Paula Thomson, PsyD, Associate Professor, California State University, Northridge & Professor Emeritus, York University

"I am enthralled.
Dr. Janov has crafted a compelling and prophetic opus that could rightly dictate
PhD thesis topics for decades to come. Devoid of any "New Age" pseudoscience,
this work never strays from scientific orthodoxy and yet is perfectly accessible and
downright fascinating to any lay person interested in the mysteries of the human psyche."
Dr. Bernard Park, MD, MPH

His new book “Life Before Birth: The Hidden Script that Rules Our Lives” shows that primal therapy, the lower-brain therapeutic method popularized in the 1970’s international bestseller “Primal Scream” and his early work with John Lennon, may help alleviate depression and anxiety disorders, normalize blood pressure and serotonin levels, and improve the functioning of the immune system.

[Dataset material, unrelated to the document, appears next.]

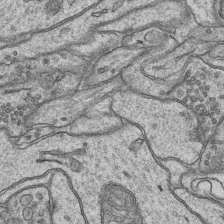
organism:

One of the book’s most intriguing theories is that fetal imprinting, an evolutionary strategy to prepare children to cope with life, establishes a permanent set-point in a child's physiology. Baby's born to mothers highly anxious during pregnancy, whether from war, natural disasters, failed marriages, or other stressful life conditions, may thus be prone to mental illness and brain dysfunction later in life. Early traumatic events such as low oxygen at birth, painkillers and antidepressants administered to the mother during pregnancy, poor maternal nutrition, and a lack of parental affection in the first years of life may compound the effect.
In making the case for a brand-new, unified field theory of psychotherapy, Dr. Janov weaves together the evolutionary theories of Jean Baptiste Larmarck, the fetal development studies of Vivette Glover and K.J.S. Anand, and fascinating new research by the psychiatrist Elissa Epel suggesting that telomeres—a region of repetitive DNA critical in predicting life expectancy—may be significantly altered during pregnancy.
After explaining how hormonal and neurologic processes in the womb provide a blueprint for later mental illness and disease, Dr. Janov charts a revolutionary new course for psychotherapy. He provides a sharp critique of cognitive behavioral therapy, psychoanalysis, and other popular “talk therapy” models for treating addiction and mental illness, which he argues do not reach the limbic system and brainstem, where the effects of early trauma are registered in the nervous system.
“Life Before Birth: The Hidden Script that Rules Our Lives” is scheduled to be published by NTI Upstream in October 2011, and has tremendous implications for the future of modern psychology, pediatrics, pregnancy, and women’s health.